The graduated yellow horizon

Turner and Tohaku

June 25, 2010

I watched a documentary on JMW Turner recently and was surprised to learn that he left his collection to the British nation – that is, 300 paintings, 3,000 watercolours and 20,000 sketches. Turner was accepted into the Royal Academy as an apprentice at the tender age of 14. He made a name for himself from a young age, travelling around England, often on foot, to draw and sketch. Even though he started painting and drawing professionally at such a young age, and lived until he was 76 years old, 32,000 is still a shockingly large number of works to bequeath. This is not even his life’s work, as it doesn’t include all of the works he painted on commission or sold in his lifetime.

During Turner’s time (1775–1851) it was common for artists to begin by copying the Old Masters until they had, well, mastered them. I can’t help comparing this style of education to the Japanese way of learning. Even today, to become competent in shodo (calligraphy), ikebana (flower arranging), or chanoyu (tea ceremony) you begin by copying your teacher’s work over and over. This repetitive form of education, while tedious, is meant to instill the skills deep within, until they become muscle memory and something akin to instinct. It is only after you have spent years learning the rules that you can break them and experiment. This style of teaching doesn’t appear to align with contemporary society. In fact, it seems to have been lost in contemporary Western culture completely. People want to master skills as quickly as possible and I think this is to the detriment of art as well as other areas of life.
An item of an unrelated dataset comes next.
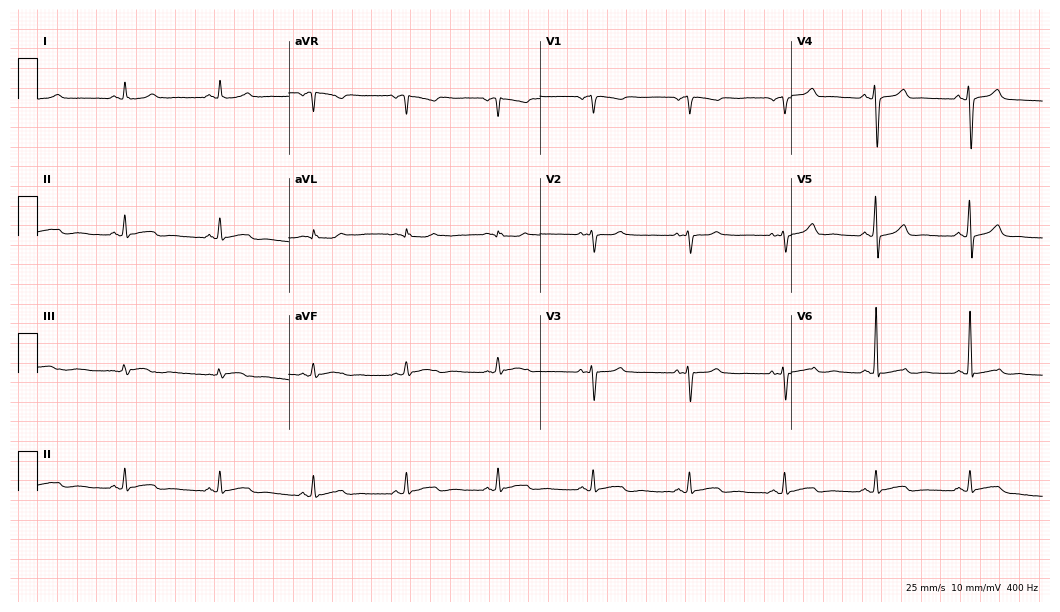
Electrocardiogram, a woman, 49 years old. Of the six screened findings (first-degree AV block, right bundle branch block (RBBB), left bundle branch block (LBBB), sinus bradycardia, atrial fibrillation (AF), sinus tachycardia), none is recorded.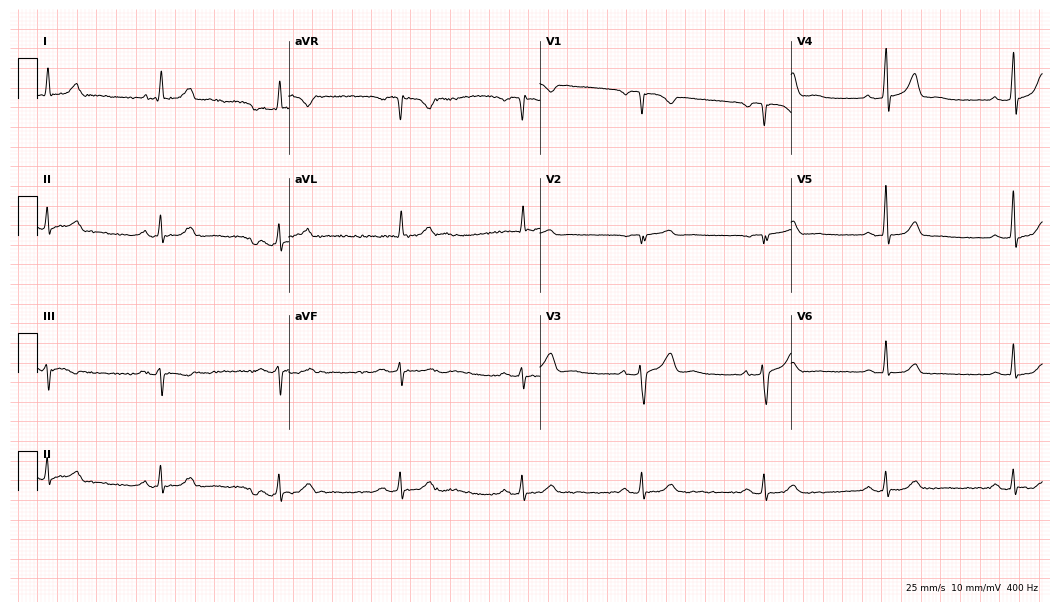
Electrocardiogram (10.2-second recording at 400 Hz), a 54-year-old male patient. Interpretation includes sinus bradycardia (a sinus rate of 50 beats per minute or less).

As head of the Honnoji ikebana school told me, “You can do a short course in ikebana, one or two years. But it is like fast food – it is not good for you.”
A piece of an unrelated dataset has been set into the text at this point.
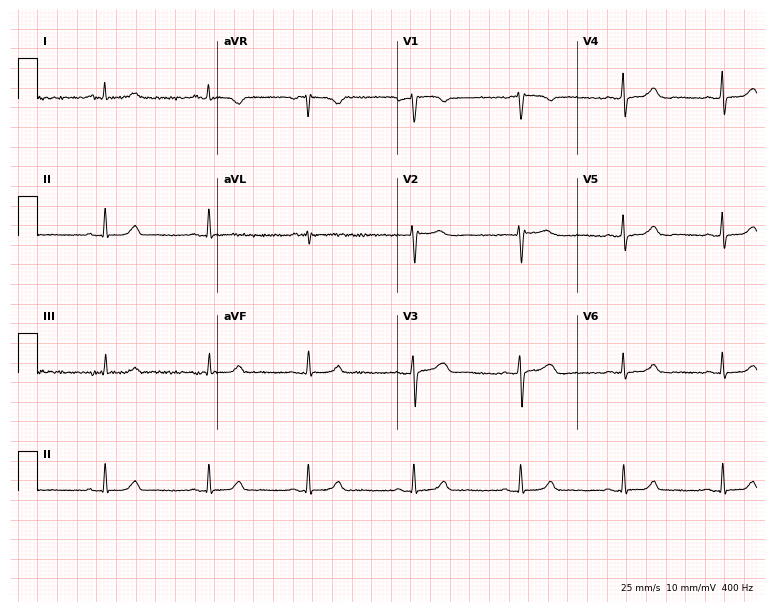
Standard 12-lead ECG recorded from a 53-year-old female. Read as a normal ECG.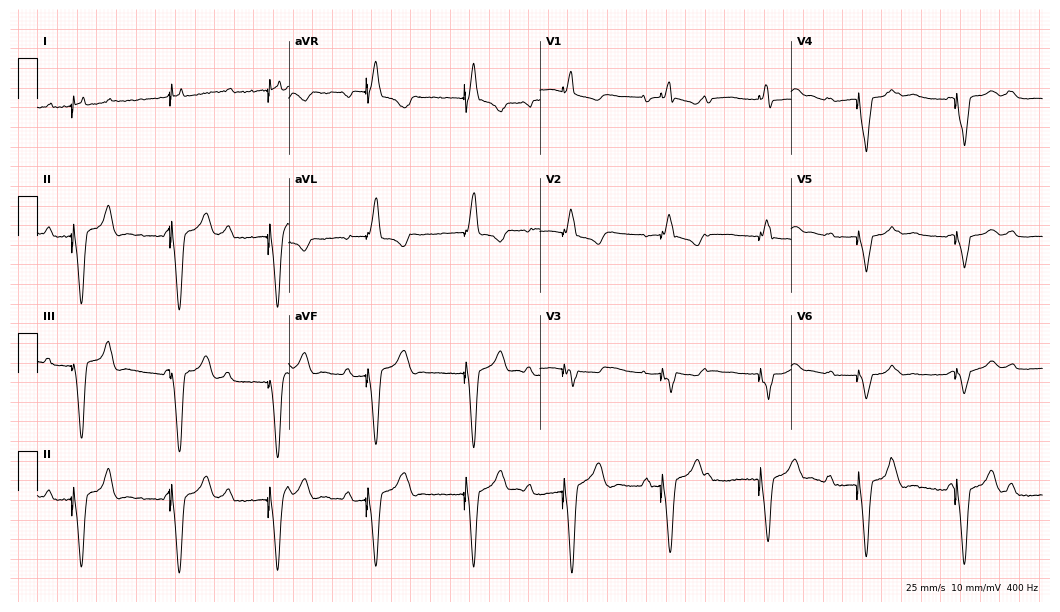
ECG — a male, 83 years old. Screened for six findings — first-degree AV block, right bundle branch block (RBBB), left bundle branch block (LBBB), sinus bradycardia, atrial fibrillation (AF), sinus tachycardia — none is recorded. Findings outside these six are not listed.

Turner continued to work until late in life, and in his later years he experimented more and more with style and technique. His works focussed on atmospheric skies and became more abstract. Rain, Steam and Speed – The Great Western Railway is a good example of his depiction of ephemeral light. It is as if he is attempting to paint air. I can’t help but compare this to the work of Japanese artist Tohaku Hasegawa (1539–1610) who was painting almost 300 years before Turner. In his famous work Pine Trees he deploys empty space to depict the mist – what Tohaku called “expressing without painting”. It seems that both artists came to the conclusion that less is more, and they appear to be striving for similar things – depicting that which is beyond our reach, something we can’t quite grasp.

Art flower workshop

April 25, 2010

Yesterday I did an art flower workshop at my favourite Kyoto clothing designer, Pagong. There were only three of us in the class. I arrived early, having cycled across Kyoto to get to Pagong’s head office in the southern part of the Nishijin quarter, so I had time to shop – dangerous! The two other women for the class came slightly early too, and when one of them found out I was intending to do the class she said, ‘Kowai’ (she was scared). I’m not exactly sure what she was scared of – perhaps I have more of a presence than I think.

We were shown upstairs and greeted by Endou-sensei, a glamorous woman with carefully curled locks, perfect make-up and decorated nails. She told me her husband makes lacquerware for the temples.

My classmates had obviously done workshops there before as they got into selecting their fabric straight away. Nishimura-san calls herself a ‘wa-designer’ (‘wa’ means Japanese-style or peace and harmony). She was the more vocal of the two, asking me questions and arguing with the sensei. In fact, Nishimura-san was such a chatterbox that I never discovered the other woman’s name.

After selecting our fabric, in this case silk printed by Pagong, we started bending our wires into our desired petal shapes. Then we chose a centre bobble and glued it together. Using a little glue, we had to stick the wire petals onto the fabric and cut them out, leaving a 5mm trim to be folded under and glued. The gluing and cutting took the better part of the lesson. Once that was all done we had to arrange the petals in a desired configuration, glue them altogether, cut off the stem and hot glue it to the corsage pin. They all praised me on my good taste and told me I had a Japanese sense but I think they were just being polite. Still, if you see me wearing a large flower, be kind.